[Exercise description]:
Leaving out pictures, output exactly the lines below from the one that has "Phonotoula-Schriftzug (D.R.G.M. 111041)" through the one that has "Leuchtturm in Torretta", and nothing else.

[Given data]:
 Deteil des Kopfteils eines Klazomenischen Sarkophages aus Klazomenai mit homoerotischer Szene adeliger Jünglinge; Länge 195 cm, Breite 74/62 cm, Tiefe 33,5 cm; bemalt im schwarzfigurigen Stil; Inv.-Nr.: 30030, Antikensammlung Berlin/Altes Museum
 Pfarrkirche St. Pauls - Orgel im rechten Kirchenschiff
* * *
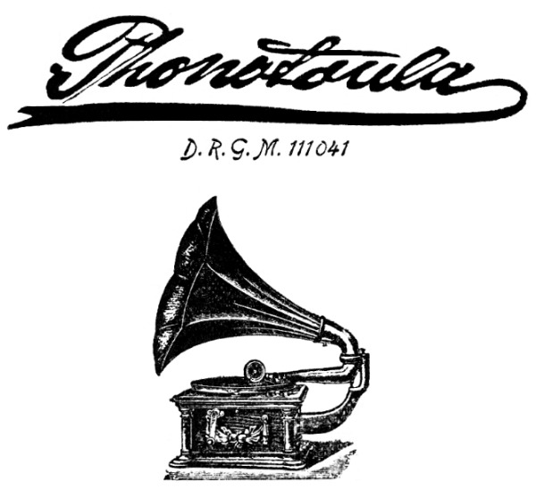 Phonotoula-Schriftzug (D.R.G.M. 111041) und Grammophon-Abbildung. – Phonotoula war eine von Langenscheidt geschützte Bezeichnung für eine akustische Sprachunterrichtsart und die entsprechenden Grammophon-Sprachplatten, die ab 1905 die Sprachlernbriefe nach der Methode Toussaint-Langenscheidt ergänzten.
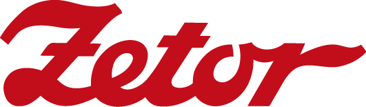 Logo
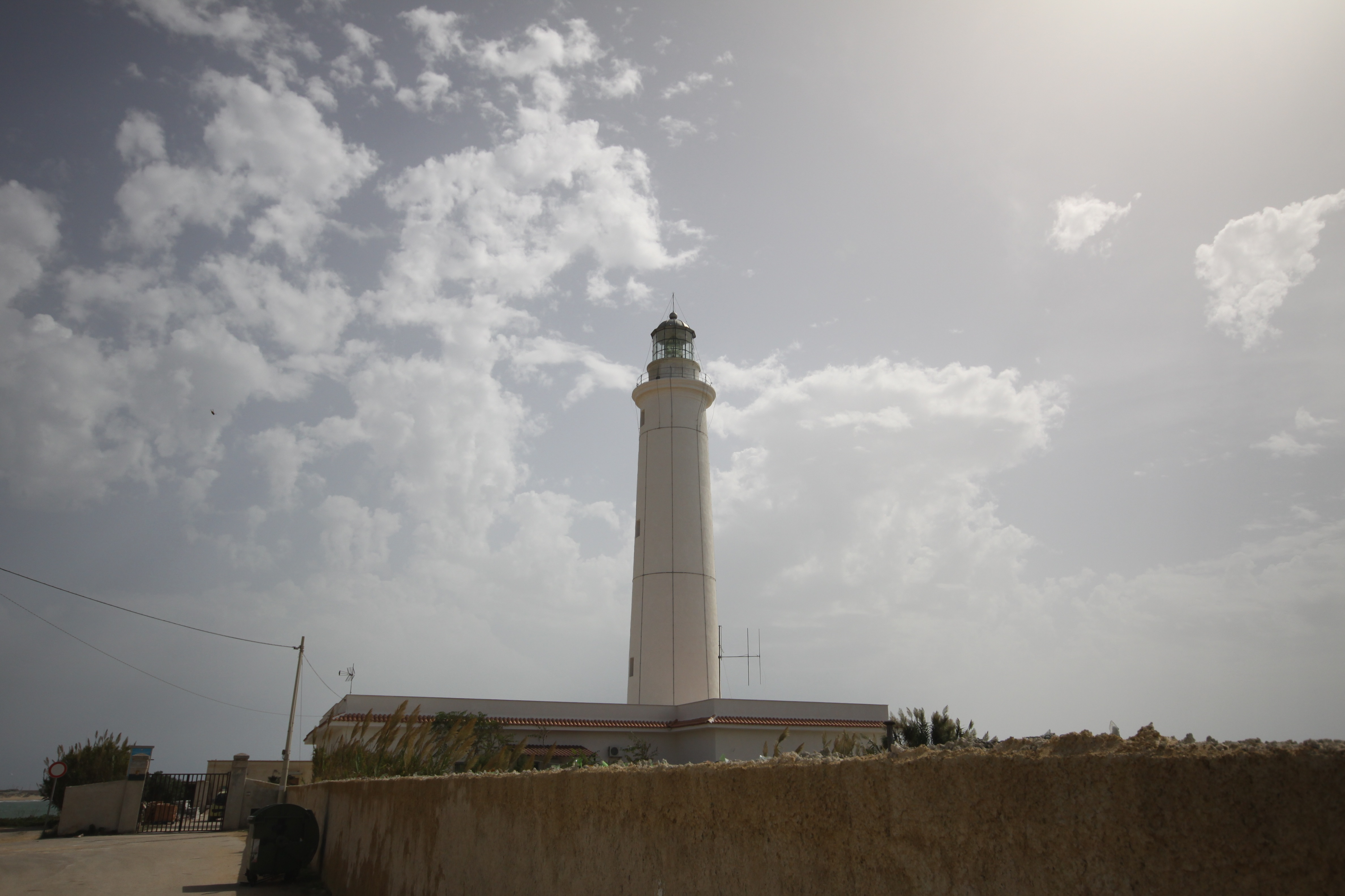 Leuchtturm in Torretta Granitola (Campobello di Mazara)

[Answer box]:
 Phonotoula-Schriftzug (D.R.G.M. 111041) und Grammophon-Abbildung. – Phonotoula war eine von Langenscheidt geschützte Bezeichnung für eine akustische Sprachunterrichtsart und die entsprechenden Grammophon-Sprachplatten, die ab 1905 die Sprachlernbriefe nach der Methode Toussaint-Langenscheidt ergänzten.
 Logo
 Leuchtturm in Torretta Granitola (Campobello di Mazara)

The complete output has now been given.